Uno de los seguidores - o una seguidora - de este blog me pregunta cuándo voy a pasar por Santiago. Pues precisamente esta semana estoy invitada a dar una conferencia en la Fundación La Rosaleda. Será el jueves, a las ocho de la tarde, en el Hostal de los Reyes Católicos.

Precisamente para preparar esa charla vuelvo a leer una serie de textos que me hicieron feliz en su día. Vuelven a deslumbrarme "La Peste", de Camus, "Madame Bovary", "La muerte en Venecia"... una vez más encuentro que "La montaña mágica", de Mann, es a la vez sublime y mortalmente aburrida. Uno de esos textos que hay que leer, pero que nunca llegó a divertirme. Mientras regreso a las desventuras del joven Castorp, recuerdo con nostalgia las páginas de "Los Buddenbrock", que me maravilló y me divirtió al mismo tiempo. Pero ahora no toca...

Leo otro libro que me seduce: "Tierra desacostumbrada", un volumen de relatos largos de una autora bengalí que acaba de publicar Salamandra. Extraordinaria la calidad de cada uno de los cuentos, la hondura de los personajes, la pureza de la prosa de esta escritora que desconocía. Tampoco conocía un libro excepcional, "El cielo se cae", de la italiana Lorenza Mazzeti, publicado por Periférica. No había escuchado hablar de esta escritora, que pasó parte de su infancia en una villa italiana junto a la familia de su tío, Robert Einstein, primo del científico. Los nazis acabaron con ñel, con su mujer y con sus hijos.

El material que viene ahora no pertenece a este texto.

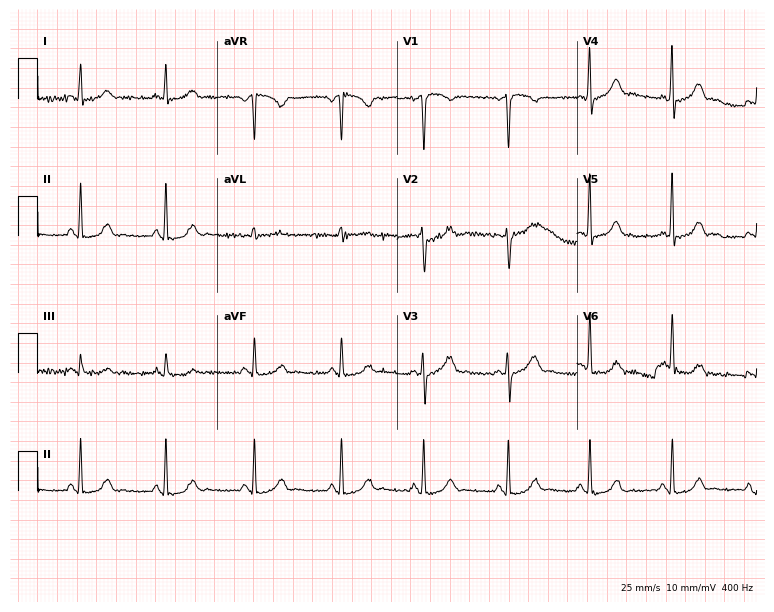
Standard 12-lead ECG recorded from a 43-year-old female. None of these six findings is recorded: first-degree AV block, right bundle branch block (RBBB), left bundle branch block (LBBB), sinus bradycardia, atrial fibrillation (AF), sinus tachycardia. Only these six findings were labelled.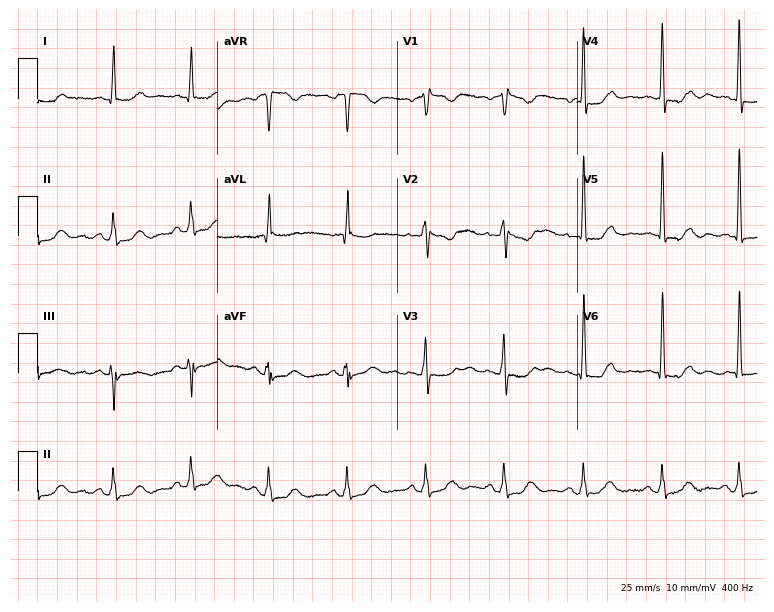
ECG (7.3-second recording at 400 Hz) — a female, 73 years old. Screened for six findings — first-degree AV block, right bundle branch block (RBBB), left bundle branch block (LBBB), sinus bradycardia, atrial fibrillation (AF), sinus tachycardia — none is recorded. Only these six findings were labelled.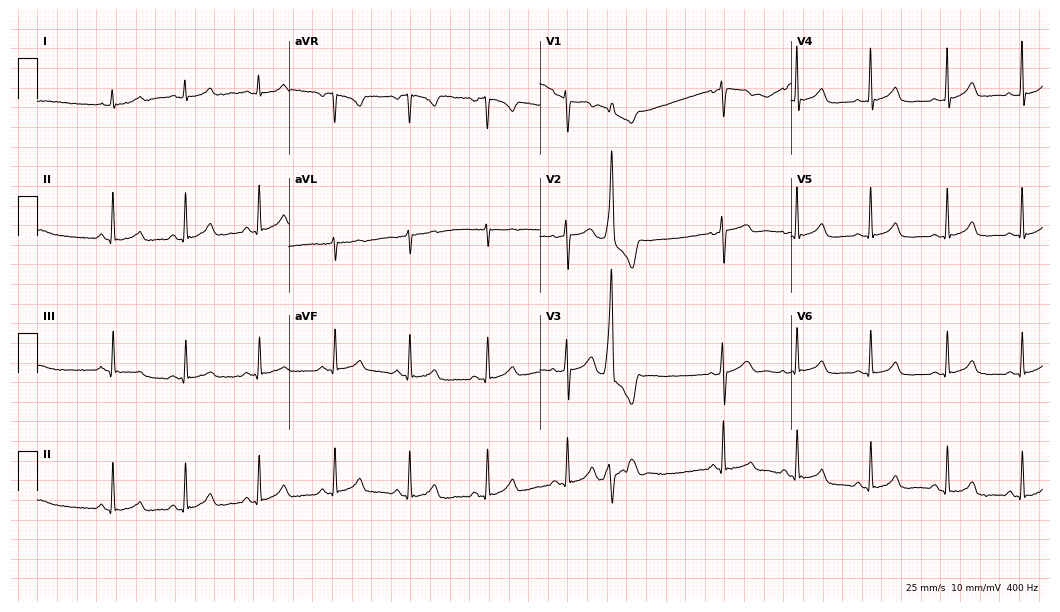
Resting 12-lead electrocardiogram (10.2-second recording at 400 Hz). Patient: a female, 32 years old. None of these six findings is recorded: first-degree AV block, right bundle branch block, left bundle branch block, sinus bradycardia, atrial fibrillation, sinus tachycardia.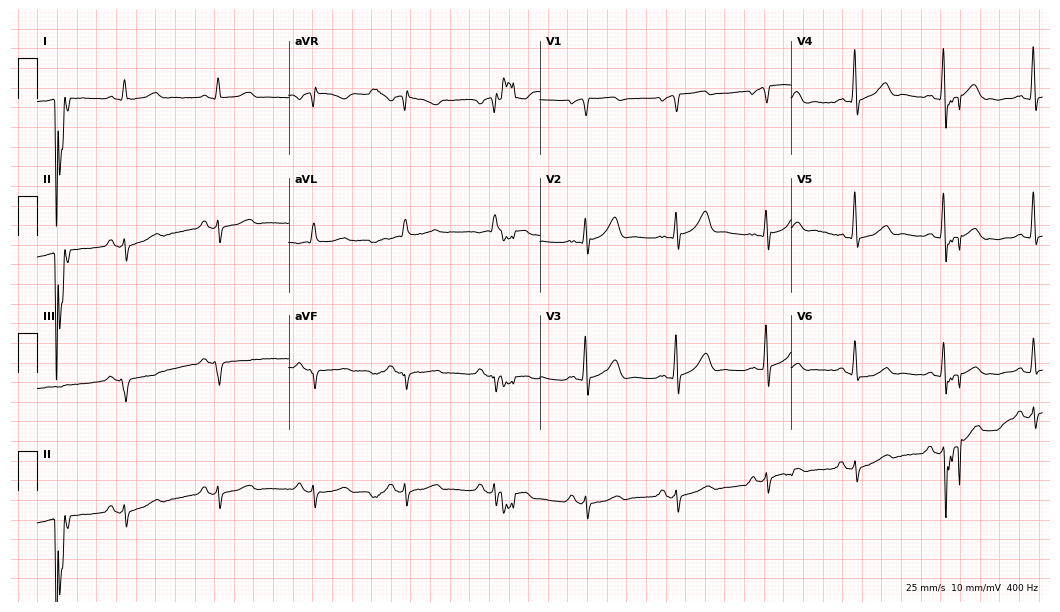
Resting 12-lead electrocardiogram. Patient: a man, 85 years old. None of these six findings is recorded: first-degree AV block, right bundle branch block, left bundle branch block, sinus bradycardia, atrial fibrillation, sinus tachycardia. Other findings, if any, are not listed.

Respetaron a Lorenza y a su hermana, porque no eran judías. "El cielo se cae" cuenta la historia vista desde los ojos de una niña.

Una vez más, me pregunto cuántos libros que no leeré jamás tendrían capacidad para emocionarme, para entretenerme, para hacerme feliz. Esta noche, mientras relea "El pabellón número 6", de Chejov, sé que esa idea me rondará la cabeza. Pero Chejov es Chejov, y no se me ocurre otra forma mejor de invertir el tiempo, aunque sea con un texto ya conocido.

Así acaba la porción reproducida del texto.